Kwame was scoring on the block, fighting for rebounds and he blocked a couple shots . He was our most active bigman today when Etan was fumbling the ball and getting other shots blocked and JJ and Ruffin gave us nothing. 

Kwame had an obvious match-up advantage. He was having his way wioth Davis, Croshere and Pollard yet he didn't play until the last 3 seconds of the 4th. 

Kwame hasn't always played well and been as active partly because of injury partly because of just lazy effort but today he was very effective. 

Yet like the GSW game he was not used and the game fell apart. 

After the game EJ stumbled over his words to explain it. 

Not the only foul up EJ made. How in the hell do you draw up the final play and give Damone Brown a 10 day guy the last shot. Arenas, Hughes or even Dixon should have been given the last shot. EJ did this awhile ago in another game where profit took the last shot.
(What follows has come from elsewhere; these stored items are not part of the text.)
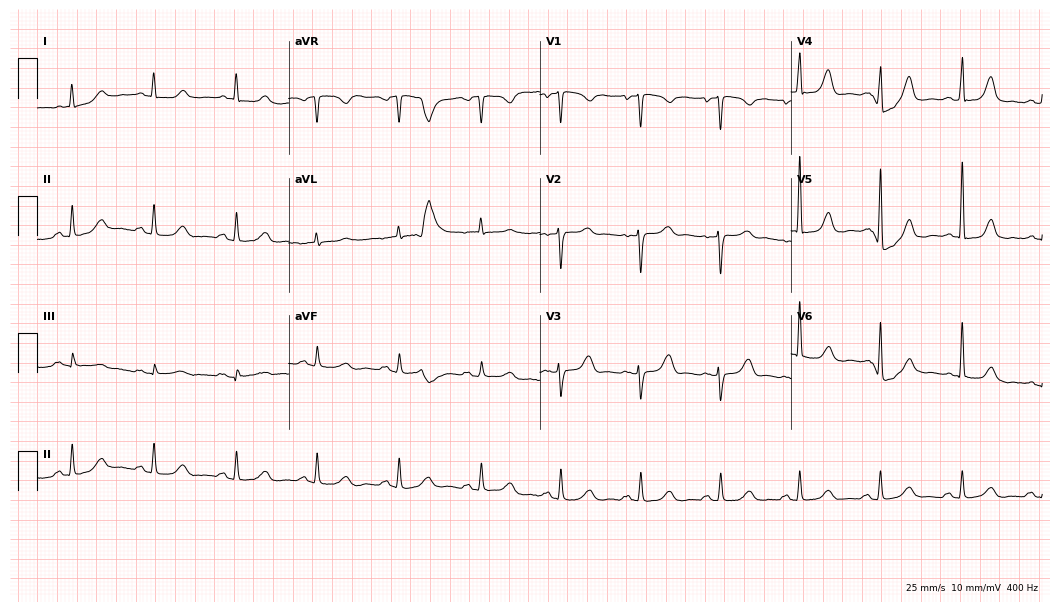
Electrocardiogram, an 80-year-old female patient. Of the six screened findings (first-degree AV block, right bundle branch block, left bundle branch block, sinus bradycardia, atrial fibrillation, sinus tachycardia), none is recorded.
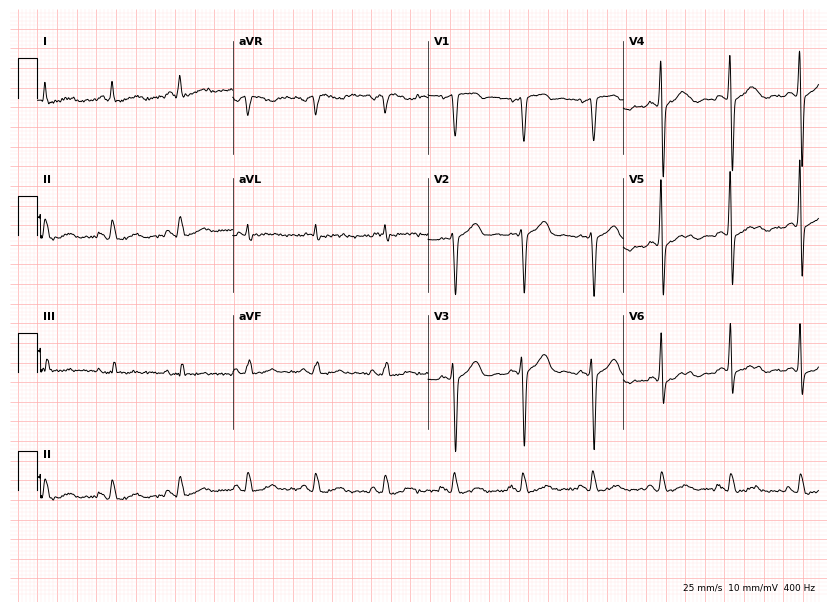
Standard 12-lead ECG recorded from a 66-year-old male patient. None of these six findings is recorded: first-degree AV block, right bundle branch block (RBBB), left bundle branch block (LBBB), sinus bradycardia, atrial fibrillation (AF), sinus tachycardia. Only these six findings were labelled.
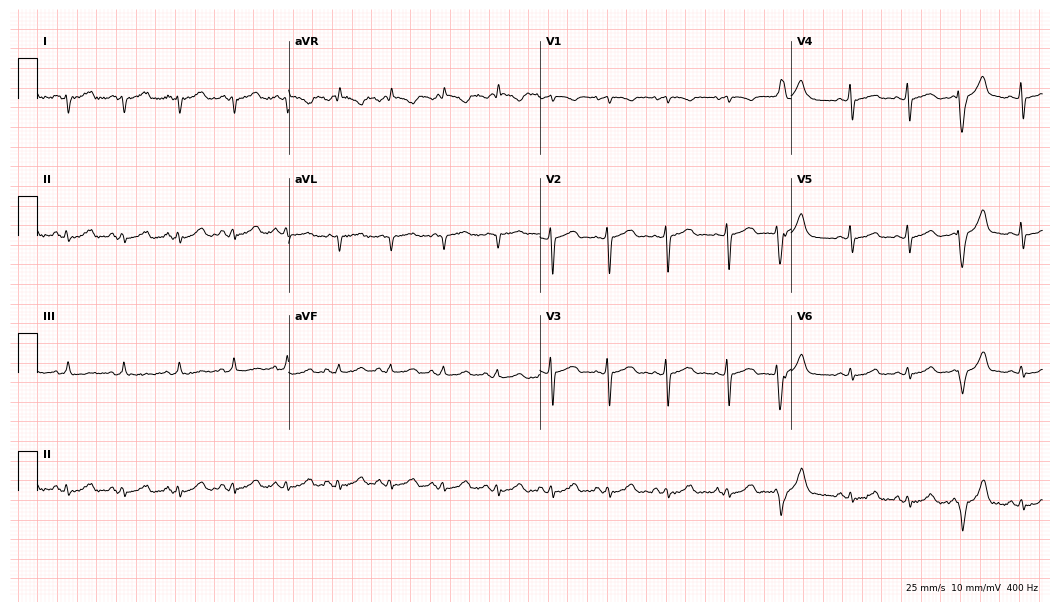
12-lead ECG from a female patient, 36 years old. Screened for six findings — first-degree AV block, right bundle branch block, left bundle branch block, sinus bradycardia, atrial fibrillation, sinus tachycardia — none is recorded. Only these six findings were labelled.
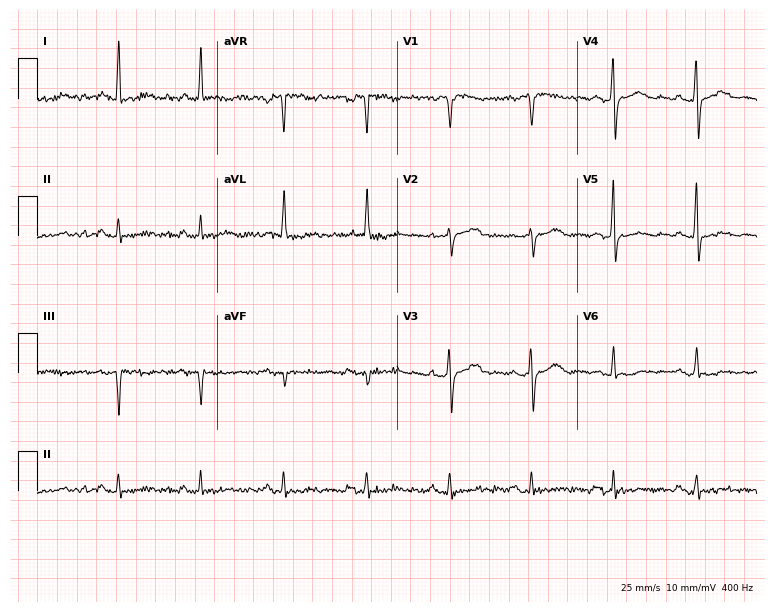
ECG — a 61-year-old woman. Labelled as a normal ECG.
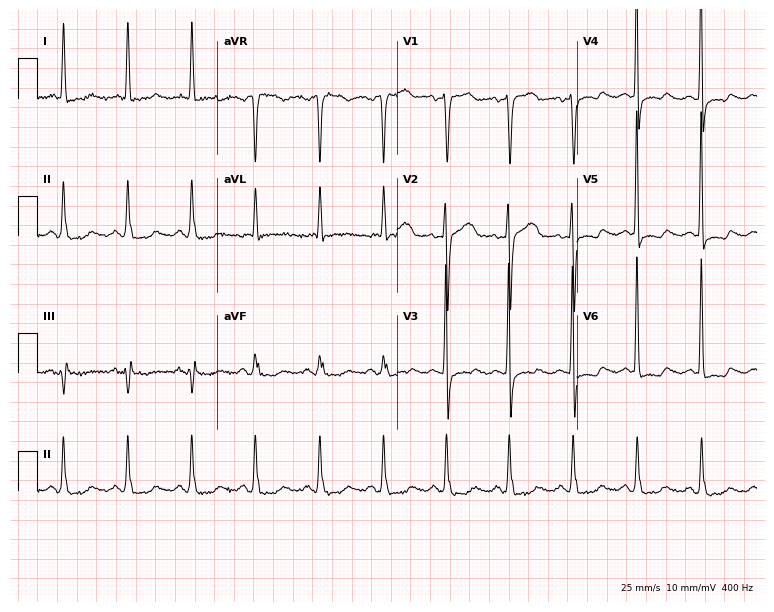
Standard 12-lead ECG recorded from a woman, 49 years old (7.3-second recording at 400 Hz). None of these six findings is recorded: first-degree AV block, right bundle branch block, left bundle branch block, sinus bradycardia, atrial fibrillation, sinus tachycardia.
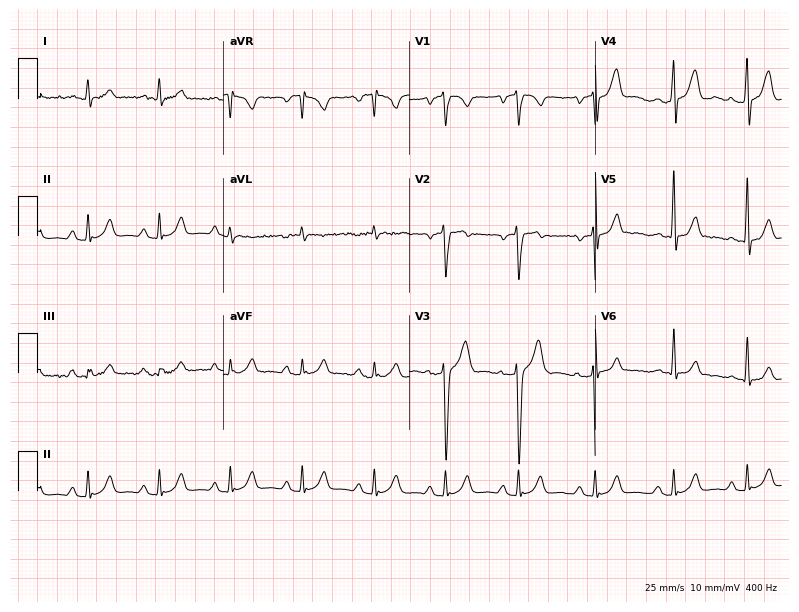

They shouldn't even be coming anywhere near the ball at the end you gotta force the ball to Arenas at that point. 

Not gonna lay any blame at the feet of Hughes. He took bad shots as usual but he was gutting it out on a sore elbow. He was getting steals and putting his elbow in harms way getting to the line. Not gonna rip players playing with heart giving effort when injured. 

Our perimeter defense is whats caused us to lose this game along with EJ's coaching. Arenas was lost defensively floating around and not finding Gill and Johnson. Other times Dixon got confused and screened out, his man defense is just terrible if he gets picked he never recovers and gets back into the play. 

Our perimeter defense was laughable giving up that many 3's and open looks. 

This game disgusts me because we should have won. EJ's faulty coaching cost us this game. Had he played Kwame we probably would have won going away. We missed his screens, rebounding and scoring. The Pacers defense was affected by his presence. 

They sorta jammed Arenas after he went out. 

And for JJ to have played the whoe 4th quarter is laughable. He was messing up on both ends on one possesion he got stripped, and on defense he stumbled into his man and gave the Pacers free throws on the other end. 

JJ is terrible and seems to be getting worse every game and yet he played the 4th quarter instead of the more effective Kwame. 

EJ cost us another game with bad decisions. 

Most of the fans leaving the arena were saying the same damn, thing a bunch of us were talking and couldn't understand it. 

Incredible.


----------



## jazzy1 (Jul 16, 2002)

One on One said:


> This game wasn't on TV so I can't say for certain, but I'd bet Kwame probably failed to box someone out, failed to rotate on D, or something along those lines, and got benched. If he's going to be lazy, we'd be better off going small ball.


I was there none of that occured his last play he was fighting for postion and got fouled and made some free throws. 

You are way off base on Kwame this game and the other games. He deserves credit for playing hurt he's not complained and has sucked it up. He has no lift yet is giving it all. 

He made no mistakes to warrant getting benched. EJ as usual was just making bad decisions .


----------



## One on One (Dec 12, 2004)

jazzy1 said:


> I was there none of that occured his last play he was fighting for postion and got fouled and made some free throws.
> 
> You are way off base on Kwame this game and the other games. He deserves credit for playing hurt he's not complained and has sucked it up. He has no lift yet is giving it all.
> 
> He made no mistakes to warrant getting benched. EJ as usual was just making bad decisions .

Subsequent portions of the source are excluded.